The discrepancy occurred in Fig. 7 illustrates the general effect observed in the Prot distribution if a proper detectability cutoff is not performed in the synthetic samples. This effect is furthermore noticeable if the proportions ρI and ρII are adjusted as free parameters without performing a detectability cutoff (see Sect. 3). Overall, ρI and ρII can balance the peak levels of each group, whereas a detectability cutoff produces a fine-tuning of the distribution slope at long periods. In particular, the detectability thresholds obtained here as free parameters were substantially plausible (see Table 1): S/N = 1.00 and w = 0.25 perfectly match the cutoffs used by DM13 and McQuillan et al. (2014), respectively, whereas A = 1.78 mmag is compatible with the threshold of Rvar = 3? defined by Reinhold et al. (2013). Despite the discrepancy in Fig. 7, the K-S test provided a non-null probability, and the synthetic sample fit observations reasonably well. Thus, this fact indicates the normality of the solar Prot compared to Sun-like stars based on the MH sample.

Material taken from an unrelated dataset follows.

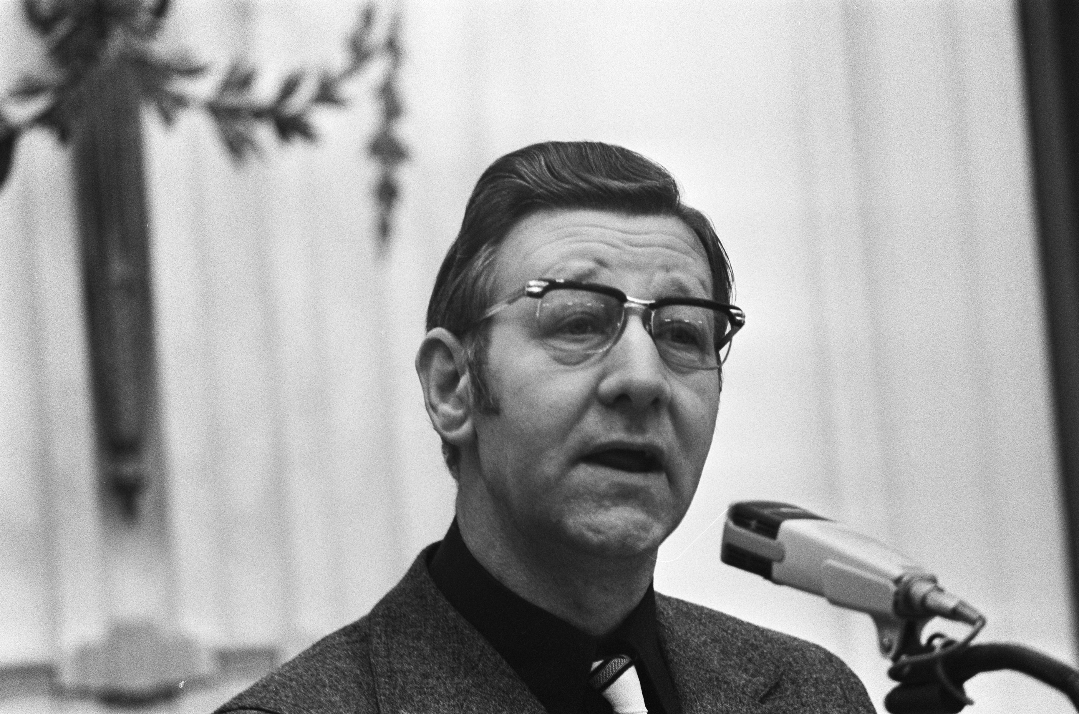 Collectie / Archief : Fotocollectie Anefo Reportage / Serie : Debat in de Tweede Kamer Beschrijving : Kamerlid Tolman (CHU) Datum : 25 februari 1974 Locatie : Den Haag, Zuid-Holland Trefwoorden : parlementaire debatten, parlementariërs, portretten Persoonsnaam : Tolman, Teun Instellingsnaam : CHU Fotograaf : Rob Mieremet / Anefo Auteursrechthebbende : Nationaal Archief Materiaalsoort : Negatief (zwart/wit) Nummer archiefinventaris : bekijk toegang 2.24.01.05 Bestanddeelnummer : 927-0273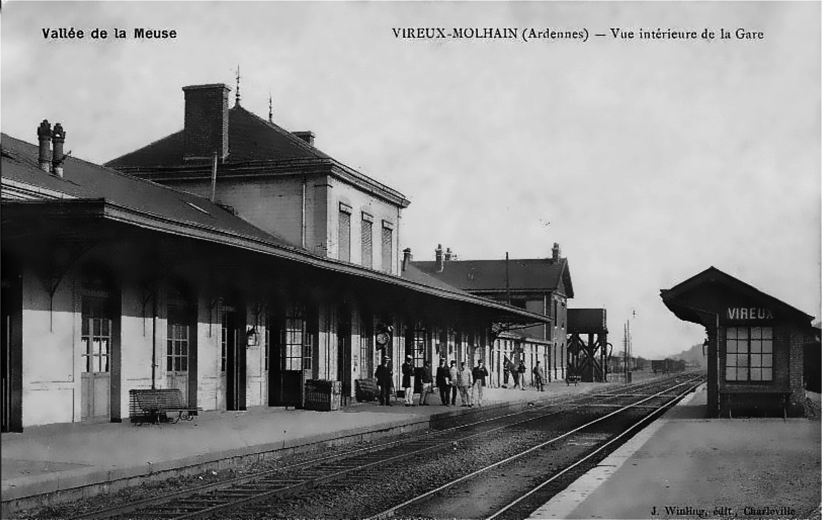 Intérieur de la gare de Vireux-Molhain, dans le département des Ardennes, vers 1900.

5.4. In-depth study of another Kepler sample

thumbnail Fig. 8

Rotation period distribution of a subset of Kepler stars with Teff and log g similar to those of the Sun (namely, the RH sample). The original sample was obtained from Reinhold et al. (2013) combined with Huber et al. (2014). The symbols are the same as in Fig. 6.

Figure 8 presents the rotation period distribution of a Sun-like subset of sources of Reinhold et al. (2013) combined with Huber et al. (2014), namely, the RH sample. This is a highly populated stellar set, similar to the MH sample, also selected within the elliptical region depicted in Fig. 1 (bottom panel) and within −0.2 dex < [Fe/H] < 0.2 dex. In addition, the detectability parameter of the RH sample, Rvar, can be easily simulated because its numerical value is highly similar to that of the variability amplitude A. Therefore, this sample allows for the most detailed and complete analysis of the Prot distribution in the present work.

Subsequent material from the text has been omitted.